**What you should do**
Transcription task. Write out each entry verbatim and exclude any image.

**Data**
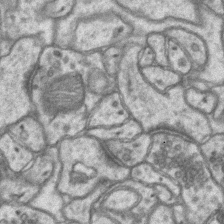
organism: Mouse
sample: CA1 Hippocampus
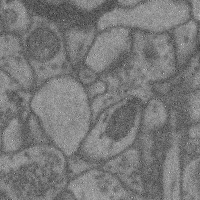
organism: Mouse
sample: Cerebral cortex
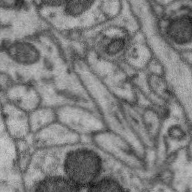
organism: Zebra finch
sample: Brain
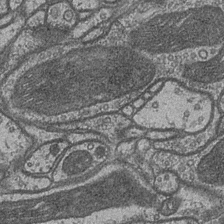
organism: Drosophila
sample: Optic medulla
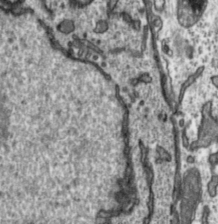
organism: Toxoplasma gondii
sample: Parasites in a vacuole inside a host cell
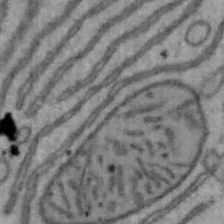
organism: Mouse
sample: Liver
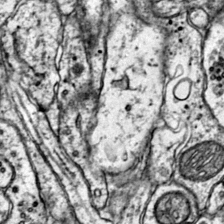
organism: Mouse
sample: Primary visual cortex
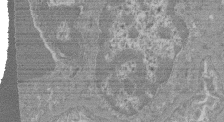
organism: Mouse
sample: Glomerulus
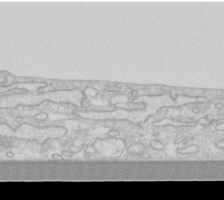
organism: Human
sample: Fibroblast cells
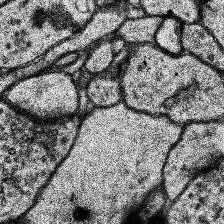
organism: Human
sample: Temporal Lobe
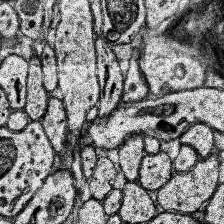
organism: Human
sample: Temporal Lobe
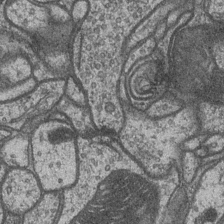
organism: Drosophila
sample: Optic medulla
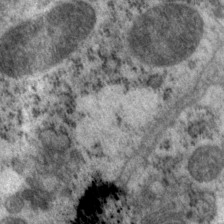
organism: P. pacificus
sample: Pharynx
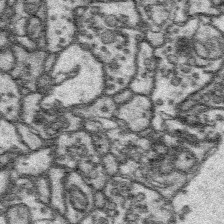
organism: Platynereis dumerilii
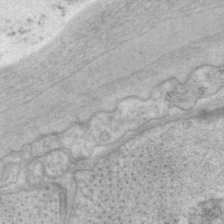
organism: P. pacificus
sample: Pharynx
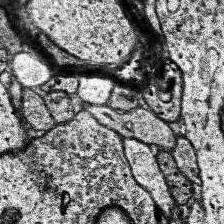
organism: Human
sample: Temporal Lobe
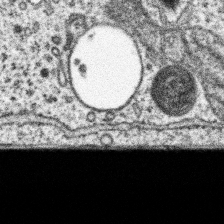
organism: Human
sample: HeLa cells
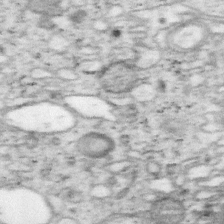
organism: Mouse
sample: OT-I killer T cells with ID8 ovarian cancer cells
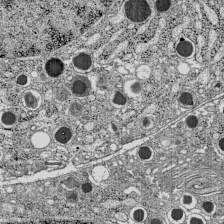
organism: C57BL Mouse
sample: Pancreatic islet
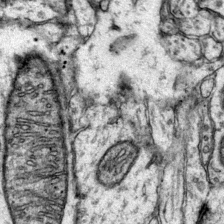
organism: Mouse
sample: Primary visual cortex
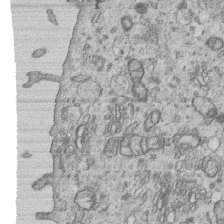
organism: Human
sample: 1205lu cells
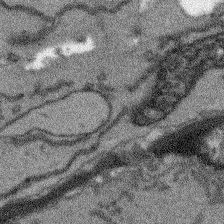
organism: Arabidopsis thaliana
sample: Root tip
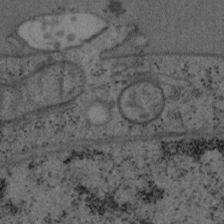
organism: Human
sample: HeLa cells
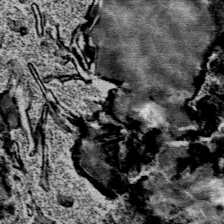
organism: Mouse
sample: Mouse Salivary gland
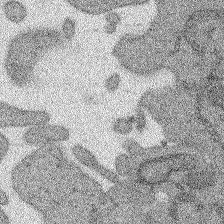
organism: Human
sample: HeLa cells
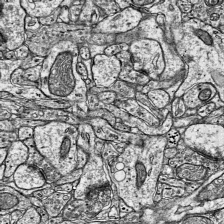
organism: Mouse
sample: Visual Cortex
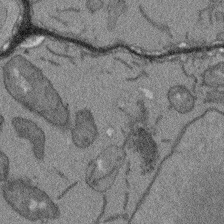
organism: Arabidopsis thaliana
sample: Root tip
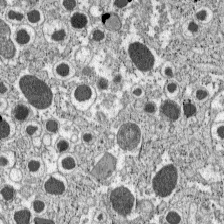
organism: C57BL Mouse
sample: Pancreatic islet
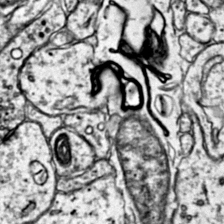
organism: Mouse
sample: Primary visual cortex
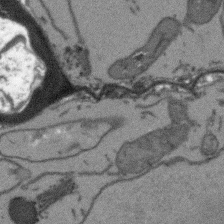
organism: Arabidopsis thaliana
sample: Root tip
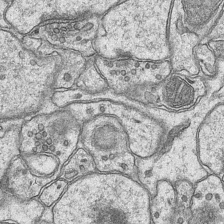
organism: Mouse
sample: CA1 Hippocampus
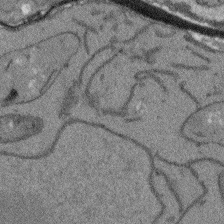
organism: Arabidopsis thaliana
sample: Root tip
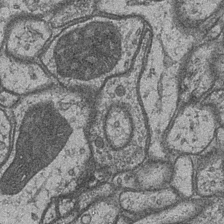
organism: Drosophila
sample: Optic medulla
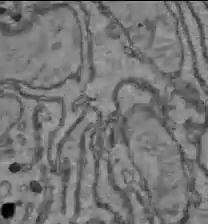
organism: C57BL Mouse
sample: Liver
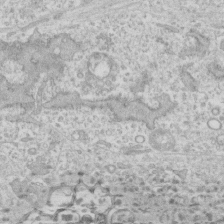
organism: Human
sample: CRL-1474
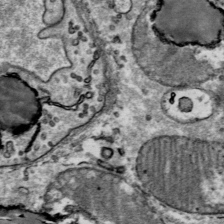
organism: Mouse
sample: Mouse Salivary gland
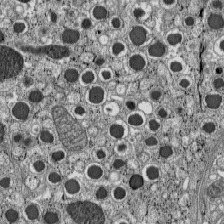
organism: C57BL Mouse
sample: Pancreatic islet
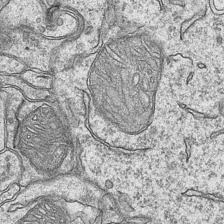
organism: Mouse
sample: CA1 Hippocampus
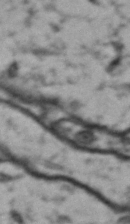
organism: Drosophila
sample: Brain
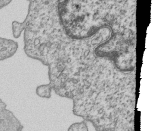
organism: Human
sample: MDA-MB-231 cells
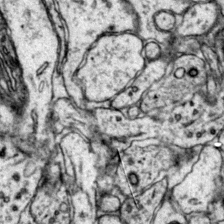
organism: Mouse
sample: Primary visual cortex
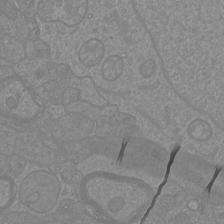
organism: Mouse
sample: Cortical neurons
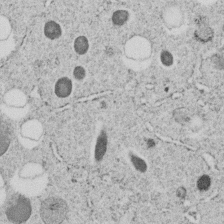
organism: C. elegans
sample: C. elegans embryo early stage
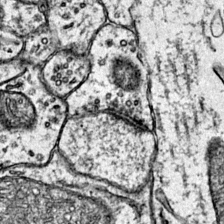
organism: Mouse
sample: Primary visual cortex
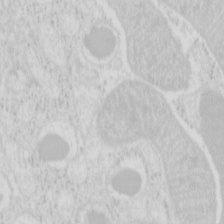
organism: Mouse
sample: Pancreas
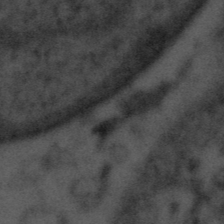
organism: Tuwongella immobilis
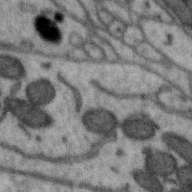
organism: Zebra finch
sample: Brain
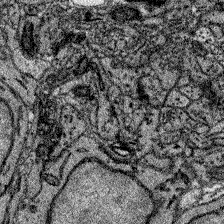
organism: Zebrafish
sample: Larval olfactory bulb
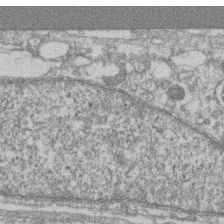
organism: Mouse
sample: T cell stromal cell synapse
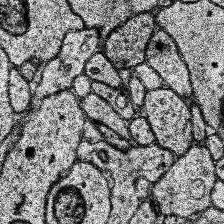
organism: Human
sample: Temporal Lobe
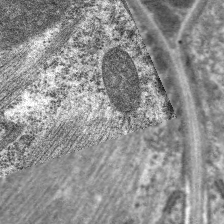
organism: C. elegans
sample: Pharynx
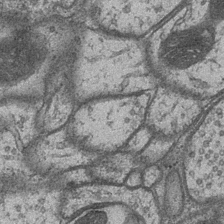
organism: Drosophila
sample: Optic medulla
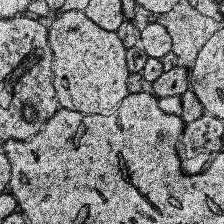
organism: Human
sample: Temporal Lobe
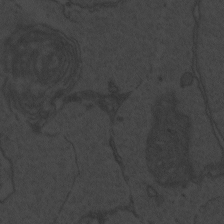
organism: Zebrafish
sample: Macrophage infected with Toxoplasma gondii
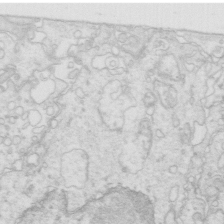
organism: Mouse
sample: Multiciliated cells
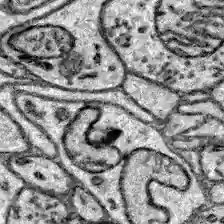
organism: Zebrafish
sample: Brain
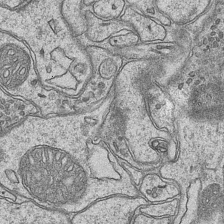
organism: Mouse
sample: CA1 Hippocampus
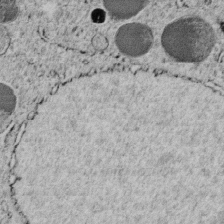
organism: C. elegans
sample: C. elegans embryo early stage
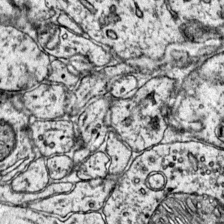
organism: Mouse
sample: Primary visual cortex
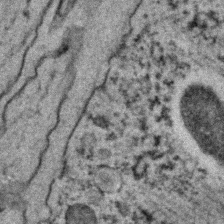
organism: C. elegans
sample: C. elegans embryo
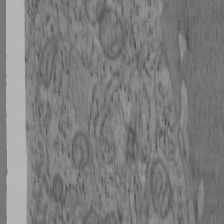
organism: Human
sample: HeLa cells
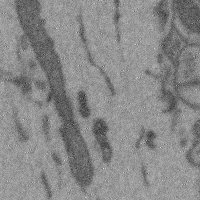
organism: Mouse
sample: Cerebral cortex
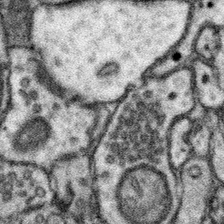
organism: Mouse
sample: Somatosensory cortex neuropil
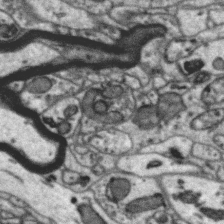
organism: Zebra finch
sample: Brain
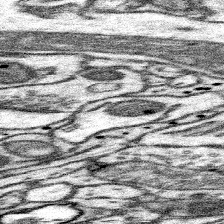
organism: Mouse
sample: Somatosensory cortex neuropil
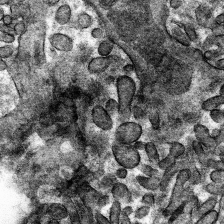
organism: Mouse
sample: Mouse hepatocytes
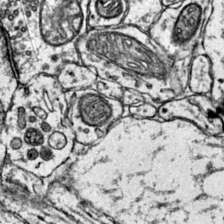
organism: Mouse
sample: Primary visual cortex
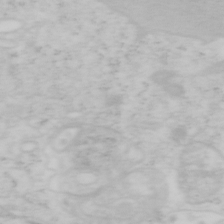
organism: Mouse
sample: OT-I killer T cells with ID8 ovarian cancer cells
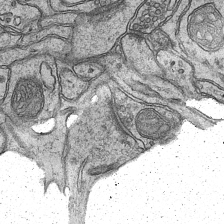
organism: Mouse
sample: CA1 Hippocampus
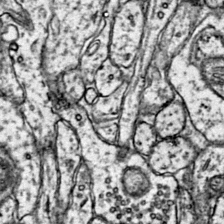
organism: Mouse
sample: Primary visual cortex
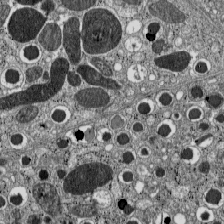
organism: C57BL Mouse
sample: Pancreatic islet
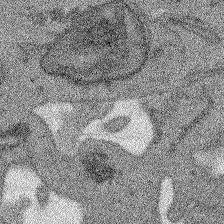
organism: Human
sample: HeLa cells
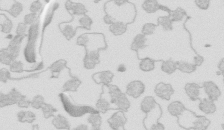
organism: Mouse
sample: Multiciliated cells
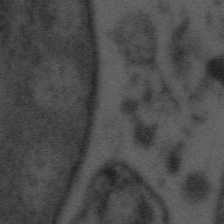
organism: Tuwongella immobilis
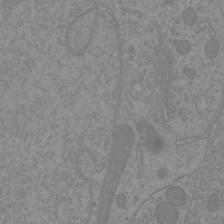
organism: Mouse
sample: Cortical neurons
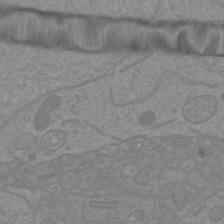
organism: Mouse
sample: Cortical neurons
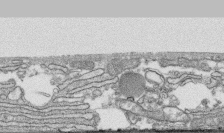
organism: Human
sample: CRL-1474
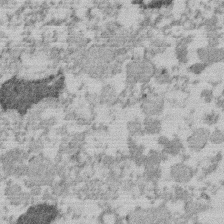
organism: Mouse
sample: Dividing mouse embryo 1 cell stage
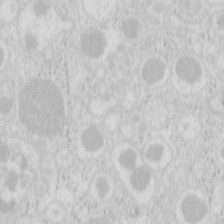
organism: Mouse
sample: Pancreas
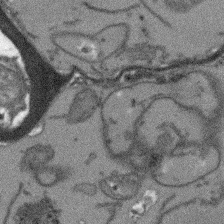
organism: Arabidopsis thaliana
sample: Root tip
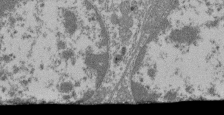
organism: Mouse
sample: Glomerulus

**Result of this exercise**
organism: Mouse
sample: CA1 Hippocampus
organism: Mouse
sample: Cerebral cortex
organism: Zebra finch
sample: Brain
organism: Drosophila
sample: Optic medulla
organism: Toxoplasma gondii
sample: Parasites in a vacuole inside a host cell
organism: Mouse
sample: Liver
organism: Mouse
sample: Primary visual cortex
organism: Mouse
sample: Glomerulus
organism: Human
sample: Fibroblast cells
organism: Human
sample: Temporal Lobe
organism: Human
sample: Temporal Lobe
organism: Drosophila
sample: Optic medulla
organism: P. pacificus
sample: Pharynx
organism: Platynereis dumerilii
organism: P. pacificus
sample: Pharynx
organism: Human
sample: Temporal Lobe
organism: Human
sample: HeLa cells
organism: Mouse
sample: OT-I killer T cells with ID8 ovarian cancer cells
organism: C57BL Mouse
sample: Pancreatic islet
organism: Mouse
sample: Primary visual cortex
organism: Human
sample: 1205lu cells
organism: Arabidopsis thaliana
sample: Root tip
organism: Human
sample: HeLa cells
organism: Mouse
sample: Mouse Salivary gland
organism: Human
sample: HeLa cells
organism: Mouse
sample: Visual Cortex
organism: Arabidopsis thaliana
sample: Root tip
organism: C57BL Mouse
sample: Pancreatic islet
organism: Mouse
sample: Primary visual cortex
organism: Arabidopsis thaliana
sample: Root tip
organism: Mouse
sample: CA1 Hippocampus
organism: Arabidopsis thaliana
sample: Root tip
organism: Drosophila
sample: Optic medulla
organism: C57BL Mouse
sample: Liver
organism: Human
sample: CRL-1474
organism: Mouse
sample: Mouse Salivary gland
organism: C57BL Mouse
sample: Pancreatic islet
organism: Mouse
sample: CA1 Hippocampus
organism: Drosophila
sample: Brain
organism: Human
sample: MDA-MB-231 cells
organism: Mouse
sample: Primary visual cortex
organism: Mouse
sample: Cortical neurons
organism: C. elegans
sample: C. elegans embryo early stage
organism: Mouse
sample: Primary visual cortex
organism: Mouse
sample: Pancreas
organism: Tuwongella immobilis
organism: Zebra finch
sample: Brain
organism: Zebrafish
sample: Larval olfactory bulb
organism: Mouse
sample: T cell stromal cell synapse
organism: Human
sample: Temporal Lobe
organism: C. elegans
sample: Pharynx
organism: Drosophila
sample: Optic medulla
organism: Human
sample: Temporal Lobe
organism: Zebrafish
sample: Macrophage infected with Toxoplasma gondii
organism: Mouse
sample: Multiciliated cells
organism: Zebrafish
sample: Brain
organism: Mouse
sample: CA1 Hippocampus
organism: C. elegans
sample: C. elegans embryo early stage
organism: Mouse
sample: Primary visual cortex
organism: C. elegans
sample: C. elegans embryo
organism: Human
sample: HeLa cells
organism: Mouse
sample: Cerebral cortex
organism: Mouse
sample: Somatosensory cortex neuropil
organism: Zebra finch
sample: Brain
organism: Mouse
sample: Somatosensory cortex neuropil
organism: Mouse
sample: Mouse hepatocytes
organism: Mouse
sample: Primary visual cortex
organism: Mouse
sample: OT-I killer T cells with ID8 ovarian cancer cells
organism: Mouse
sample: CA1 Hippocampus
organism: Mouse
sample: Primary visual cortex
organism: C57BL Mouse
sample: Pancreatic islet
organism: Human
sample: HeLa cells
organism: Mouse
sample: Multiciliated cells
organism: Tuwongella immobilis
organism: Mouse
sample: Cortical neurons
organism: Mouse
sample: Cortical neurons
organism: Human
sample: CRL-1474
organism: Mouse
sample: Dividing mouse embryo 1 cell stage
organism: Mouse
sample: Pancreas
organism: Arabidopsis thaliana
sample: Root tip
organism: Mouse
sample: Glomerulus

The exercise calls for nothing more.